CIRCULEZ, Y ‘A RIEN A VOIR !
« RIEN A VOIR ! » C’est par cette formule lapidaire que le président SPINETTA a répondu à l’interpellation de SUD Aérien sur les différences de traitement social des salariés dans les deux accidents : celui de la chute mortelle d’une hôtesse le 1er février et le crash de Toronto du 2 août.
Notre syndicat n’est pas le seul à avoir été choqué par l’attitude de la direction générale. Nombreux sont les salariés qui nous font part de leur indignation voire de leur écœurement.
On avait cru que l’époque « volants » contre « rampants » était révolue et que, dans cette entreprise, on pensait toutes et tous être traité(e)s de façon équitable. Dans le 1er cas, quelques jours seulement après le drame, alors que les enquêtes n’ont pas encore commencé et que l’instruction n’est même pas encore ouverte, le PDG organise une conférence de presse et accuse publiquement l’agent de piste d’être l’unique responsable de l’accident. Il entame aussitôt une procédure de licenciement à son encontre. Les délégués SUD et CGT, défenseurs de l’agent ont toutes les peines du monde à faire valoir leur droit à la défense. Le 27 avril, M. PLISSONNIER, directeur de l’escale d’Orly signe le licenciement pour faute grave.

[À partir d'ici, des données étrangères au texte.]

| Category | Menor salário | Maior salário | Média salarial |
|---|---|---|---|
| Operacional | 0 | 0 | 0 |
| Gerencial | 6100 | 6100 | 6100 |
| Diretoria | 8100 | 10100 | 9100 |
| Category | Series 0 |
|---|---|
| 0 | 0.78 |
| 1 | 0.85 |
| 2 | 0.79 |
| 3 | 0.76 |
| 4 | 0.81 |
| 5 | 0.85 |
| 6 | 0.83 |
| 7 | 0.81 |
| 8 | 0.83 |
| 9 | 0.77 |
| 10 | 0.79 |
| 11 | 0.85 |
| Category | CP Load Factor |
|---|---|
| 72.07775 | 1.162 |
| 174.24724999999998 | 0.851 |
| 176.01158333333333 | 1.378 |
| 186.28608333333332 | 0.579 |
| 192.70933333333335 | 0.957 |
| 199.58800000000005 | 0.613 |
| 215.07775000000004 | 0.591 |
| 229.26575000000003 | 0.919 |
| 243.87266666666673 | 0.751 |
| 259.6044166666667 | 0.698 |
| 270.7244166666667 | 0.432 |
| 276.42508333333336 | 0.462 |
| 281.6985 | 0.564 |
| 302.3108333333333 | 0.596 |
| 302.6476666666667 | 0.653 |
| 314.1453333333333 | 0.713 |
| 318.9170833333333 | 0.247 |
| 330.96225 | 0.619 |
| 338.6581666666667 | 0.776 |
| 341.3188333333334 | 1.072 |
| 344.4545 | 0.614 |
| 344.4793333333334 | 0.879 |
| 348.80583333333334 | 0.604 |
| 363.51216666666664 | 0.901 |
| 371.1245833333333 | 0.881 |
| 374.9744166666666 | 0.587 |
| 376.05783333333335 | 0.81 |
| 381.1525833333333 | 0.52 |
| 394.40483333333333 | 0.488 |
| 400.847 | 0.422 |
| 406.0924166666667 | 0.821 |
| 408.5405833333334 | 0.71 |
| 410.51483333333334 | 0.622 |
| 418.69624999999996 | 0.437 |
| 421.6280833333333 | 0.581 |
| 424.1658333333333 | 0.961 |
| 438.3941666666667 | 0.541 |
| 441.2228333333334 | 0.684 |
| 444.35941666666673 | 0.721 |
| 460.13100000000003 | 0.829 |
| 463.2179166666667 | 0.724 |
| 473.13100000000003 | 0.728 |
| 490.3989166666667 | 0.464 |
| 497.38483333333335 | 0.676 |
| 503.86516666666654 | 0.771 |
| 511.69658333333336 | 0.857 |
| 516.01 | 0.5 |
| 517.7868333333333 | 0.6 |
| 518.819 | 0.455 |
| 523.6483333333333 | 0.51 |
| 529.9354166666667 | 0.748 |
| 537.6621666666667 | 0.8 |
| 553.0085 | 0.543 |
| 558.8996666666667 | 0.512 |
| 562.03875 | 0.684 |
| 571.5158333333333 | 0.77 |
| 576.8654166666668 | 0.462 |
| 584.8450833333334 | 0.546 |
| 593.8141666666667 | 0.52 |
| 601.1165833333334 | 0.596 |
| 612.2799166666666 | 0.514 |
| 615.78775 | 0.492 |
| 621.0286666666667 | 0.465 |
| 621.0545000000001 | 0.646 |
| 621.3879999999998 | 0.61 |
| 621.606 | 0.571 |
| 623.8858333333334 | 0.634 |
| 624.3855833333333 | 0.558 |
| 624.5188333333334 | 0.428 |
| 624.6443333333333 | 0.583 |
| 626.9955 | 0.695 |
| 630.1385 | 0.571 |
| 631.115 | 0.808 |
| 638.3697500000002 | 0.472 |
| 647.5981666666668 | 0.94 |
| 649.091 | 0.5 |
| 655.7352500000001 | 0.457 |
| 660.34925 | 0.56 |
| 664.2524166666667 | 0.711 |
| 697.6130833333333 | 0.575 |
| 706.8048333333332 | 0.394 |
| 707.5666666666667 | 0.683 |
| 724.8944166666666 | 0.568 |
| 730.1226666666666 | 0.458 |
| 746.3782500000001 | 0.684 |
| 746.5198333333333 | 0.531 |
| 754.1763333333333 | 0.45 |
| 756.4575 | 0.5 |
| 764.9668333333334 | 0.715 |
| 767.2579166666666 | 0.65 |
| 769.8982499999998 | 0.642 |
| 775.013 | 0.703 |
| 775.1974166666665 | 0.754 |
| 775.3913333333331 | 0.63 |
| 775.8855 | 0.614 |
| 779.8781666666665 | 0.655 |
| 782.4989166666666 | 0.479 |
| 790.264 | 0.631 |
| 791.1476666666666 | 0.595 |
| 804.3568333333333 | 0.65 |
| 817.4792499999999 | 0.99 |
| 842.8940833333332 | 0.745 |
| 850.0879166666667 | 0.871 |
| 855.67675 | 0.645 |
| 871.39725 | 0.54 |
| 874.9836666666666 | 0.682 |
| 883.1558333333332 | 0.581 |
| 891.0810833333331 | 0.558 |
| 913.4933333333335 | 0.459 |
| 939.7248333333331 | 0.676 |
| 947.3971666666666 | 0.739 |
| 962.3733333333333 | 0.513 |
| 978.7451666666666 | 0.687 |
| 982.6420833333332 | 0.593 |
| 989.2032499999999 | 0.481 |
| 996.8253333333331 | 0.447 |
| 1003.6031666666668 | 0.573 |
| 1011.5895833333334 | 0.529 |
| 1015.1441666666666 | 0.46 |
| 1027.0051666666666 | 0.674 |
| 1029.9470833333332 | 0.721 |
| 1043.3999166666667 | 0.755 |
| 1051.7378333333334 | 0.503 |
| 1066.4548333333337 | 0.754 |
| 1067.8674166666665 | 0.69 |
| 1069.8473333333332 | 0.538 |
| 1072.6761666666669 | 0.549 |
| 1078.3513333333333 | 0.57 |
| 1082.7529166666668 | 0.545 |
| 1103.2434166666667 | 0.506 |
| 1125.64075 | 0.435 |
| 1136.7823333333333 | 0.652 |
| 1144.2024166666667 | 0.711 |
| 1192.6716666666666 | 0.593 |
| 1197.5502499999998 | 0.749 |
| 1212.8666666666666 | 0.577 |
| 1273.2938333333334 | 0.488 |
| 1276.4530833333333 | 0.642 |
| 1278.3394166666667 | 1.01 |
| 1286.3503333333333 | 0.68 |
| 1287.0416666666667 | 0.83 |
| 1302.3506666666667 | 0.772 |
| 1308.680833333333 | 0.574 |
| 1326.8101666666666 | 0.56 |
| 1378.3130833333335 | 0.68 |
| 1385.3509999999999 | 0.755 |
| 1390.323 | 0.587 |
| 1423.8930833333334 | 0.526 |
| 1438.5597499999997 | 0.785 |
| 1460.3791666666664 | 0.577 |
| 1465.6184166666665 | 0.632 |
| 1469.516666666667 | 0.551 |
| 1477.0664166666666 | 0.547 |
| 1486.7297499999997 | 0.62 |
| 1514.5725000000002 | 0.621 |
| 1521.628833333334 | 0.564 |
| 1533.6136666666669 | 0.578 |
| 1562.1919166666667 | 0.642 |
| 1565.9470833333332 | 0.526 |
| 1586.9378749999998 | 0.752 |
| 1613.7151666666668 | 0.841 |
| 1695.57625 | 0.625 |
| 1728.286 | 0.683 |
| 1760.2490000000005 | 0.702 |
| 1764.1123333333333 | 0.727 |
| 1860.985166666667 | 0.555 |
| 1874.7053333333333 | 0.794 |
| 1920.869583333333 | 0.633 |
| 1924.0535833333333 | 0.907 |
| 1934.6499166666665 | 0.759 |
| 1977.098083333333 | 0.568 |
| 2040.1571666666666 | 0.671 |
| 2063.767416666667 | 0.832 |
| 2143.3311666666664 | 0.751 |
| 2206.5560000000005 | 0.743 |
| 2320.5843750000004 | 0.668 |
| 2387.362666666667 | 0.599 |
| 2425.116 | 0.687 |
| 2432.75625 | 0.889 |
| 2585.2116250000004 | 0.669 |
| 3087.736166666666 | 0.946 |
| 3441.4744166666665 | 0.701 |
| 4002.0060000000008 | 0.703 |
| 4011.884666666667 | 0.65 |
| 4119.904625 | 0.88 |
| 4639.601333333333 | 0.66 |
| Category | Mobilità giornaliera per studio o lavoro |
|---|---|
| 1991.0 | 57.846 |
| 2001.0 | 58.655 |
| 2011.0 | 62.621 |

Dans le 2ème cas, le PDG publie pas moins de 3 FlashInfo pour encenser l’équipage et protester contre les rumeurs mettant en cause les pilotes. Là encore, il dégage Air France de ses responsabilités en accusant maladroitement l’aéroport de Toronto. Il exige d’attendre le résultat des enquêtes et de laisser la justice faire son travail avant d’accuser qui que ce soit ... toutes choses que nous n’avons cessé de réclamer pour notre collègue de la Piste.
Nous aurons tous noté que dans le cas de Toronto, il s’agit de PNT, pas d’un simple agent du sol. Pourquoi une telle différence de traitement entre PNT et PS ? Serait-ce parce que les PNT représentent une partie importante des actionnaires ... qu’il ne faudrait donc pas contrarier ? Cela dit, qu’on attende les enquêtes pour déterminer les responsabilités : très bien, parfait ! C’est juste le droit que nous réclamions pour notre collègue de la Piste. Mais ce droit à la justice la plus élémentaire, le plus haut dirigeant de l’entreprise le lui a refusé.
C’est donc tout naturellement que nous avons proposé aux autres syndicats de voter une motion lors du CCE du 21 septembre et en présence du PDG : « Suite à l’accident survenu l‘été dernier à Toronto, la direction d’ Air France a fait le choix de ne prendre aucune mesure avant la fin des enquêtes en cours. Cette position de la direction, conforme à notre souhait et respectueuse des textes n’a pas toujours été de mise. Dans un passé récent, la direction d’Air France, lors d’un accident dramatique qui a causé le décès d’une hôtesse, n’a pas attendu la fin des enquêtes pour désigner un salarié de la Piste comme seul responsable et de le licencier. Les élus réunis en session demandent le même traitement pour tout le personnel et donc la réintégration de notre collègue de la piste. »
Votes des élus :
Pour : 4 CGT/ UGICT-CGT
Contre : 4 CFDT, 2 FO, 2 CGC
Abstention : 3 Alliance PN
Votes consultatifs :
Pour : 1 SUD Aérien
Contre : 1 SNMSAC
Abstention :1 CFTC
Qu’avait donc de révolutionnaire cette motion pour que la CFDT, FO, la CGC et le SNMSAC refusent de la voter ? Il aurait suffi qu’ils ne prennent pas part aux votes, comme ils le font souvent, pour que la motion soit votée.
Interrogé par SUD, leur réponse fut celle de la direction !! La collusion entre ces syndicats et la direction générale n’est pas nouvelle malheureusement. Syndicats d’accompagnement de la stratégie patronale, ils servent le plus souvent de relais aux objectifs directoriaux. Mais là, c’est un grade de plus dans leur allégeance à la direction et le reniement des valeurs pourtant fondatrices du syndicalisme : celle de la défense des salariés, l’exigence d’égalité de traitement entre les personnels, la solidarité avec les agents injustement traités. Les salariés, eux, sauront dorénavant quels syndicats sont prêts à les défendre : ils ne sont pas nombreux !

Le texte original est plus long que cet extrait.